Absence from FLRG of a follistatin domain containing a consensus
heparan sulfate binding sequence may account for at least one
difference in bioactivity between FLRG and follistatin. Although, like
follistatin, FLRG binds activin and inhibits activin-mediated transcriptional activity (17), it appears not to suppress pituitary FSH
secretion (32). Thus, follistatin's biological effects may involve
structural attributes beyond those simply mediating activin binding.
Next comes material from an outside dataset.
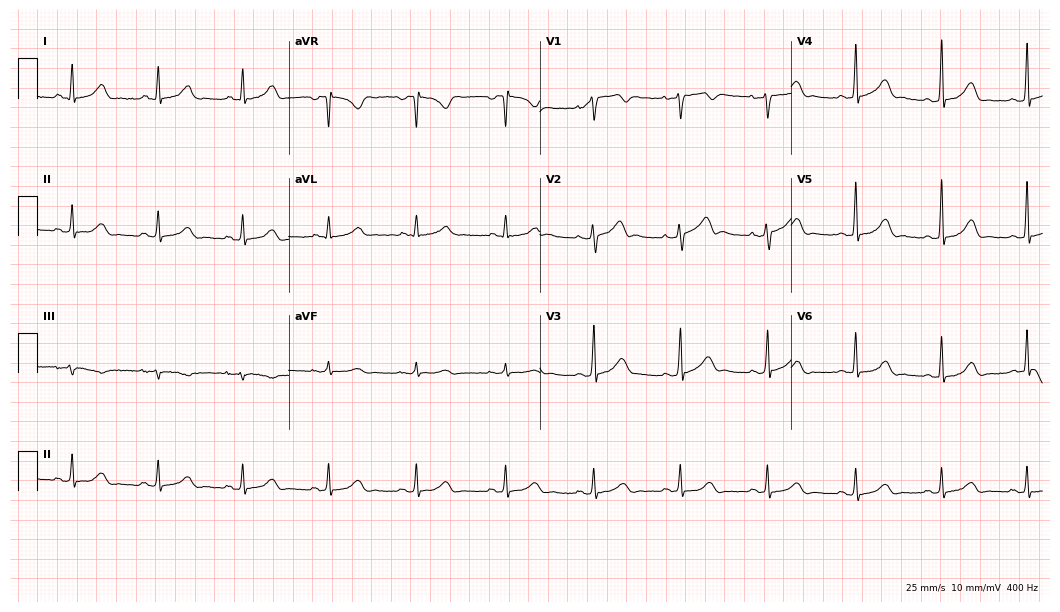
12-lead ECG from a woman, 50 years old (10.2-second recording at 400 Hz). Recorded interpretation: within normal limits.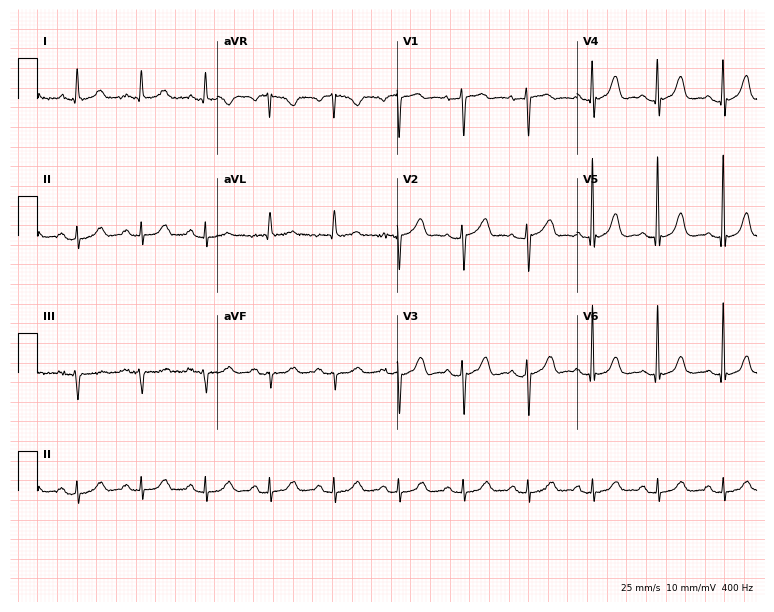
Standard 12-lead ECG recorded from a 77-year-old female (7.3-second recording at 400 Hz). Read as a normal ECG.

Whereas these investigations have focused on interactions with activin,
follistatin has also been observed to bind other transforming growth
factor-
-related growth factors, including several of the BMPs
(41-44) and also certain members of the growth differentiation factor
(GDF) family (45, 46). Binding affinities for the BMPs are
substantially lower than for activin (41, 43), but local concentrations
of follistatin may be sufficient to enable it to act as a regulator in
the numerous systems expressing these factors. Hence, follistatin has
been shown to neutralize BMP action in embryogenesis (42, 43) and may
potentially influence cartilage maturation and bone development through
interactions with BMP-7, among others (47, 48). In cultured prostate
tumor cells, follistatin reverses the antiproliferative effects of both
BMP-6 and BMP-7 (49). A recent report (50) suggests that BMP-6 and
BMP-7 and potentially their interactions with follistatin are important components in the control of pituitary FSH secretion.
The relatively low binding affinities for BMPs make comparisons among
mutant follistatins difficult, pending availability of assays in
specific BMP-dependent systems. Neutralizing effects of
follistatin on BMPs and GDFs may involve the same determinants as we
have found for activin binding, with the extensive sequence differences
among these ligands accounting for their lower potencies. However, the
involvement of different contact sites on follistatin itself cannot be
ruled out. This is particularly true in the reported instances (43, 44,
46) in which follistatin does not neutralize BMP or GDF receptor
interaction, suggesting instead a tripartite complex between ligand,
its receptor, and follistatin that might indirectly modulate or even
enhance growth factor activity.
Nevertheless, the correlation between activin binding, activin
transcriptional activity and pituitary FSH suppression among the
mutants we have tested supports strongly the neutralization of activin
as a primary mechanism for follistatin's biological and physiological
actions. Transcriptional assays, such as ours using a
luc-coupled ARE responsive to a Smad-2/FAST-1 signaling pathway, are intended to replicate, at least in part, transcriptional responses in whole pituitary cells as used in measurement of FSH suppression. However, the effects of activin in pituitary cells inevitably involve additional mediators and their associated
transcription factors.
Furthermore, activin increases not only the transcription of FSH
but
also the secretion of the FSH heterodimer by the gonadotroph, and further facilitates FSH production in vivo by increasing
GnRH receptor levels (3, 4). Follistatin conceivably may affect these
multiple activin effects differentially, especially if its actions
involve other ligands or even association with some as-yet-undefined "receptor." Use of the mutant follistatins described here in
additonal assay systems, and ultimately in whole animals through
transgenic methodology, offers another means to explore possible
unrecognized effects of follistatin beyond those attributable to the
binding and neutralization of activin.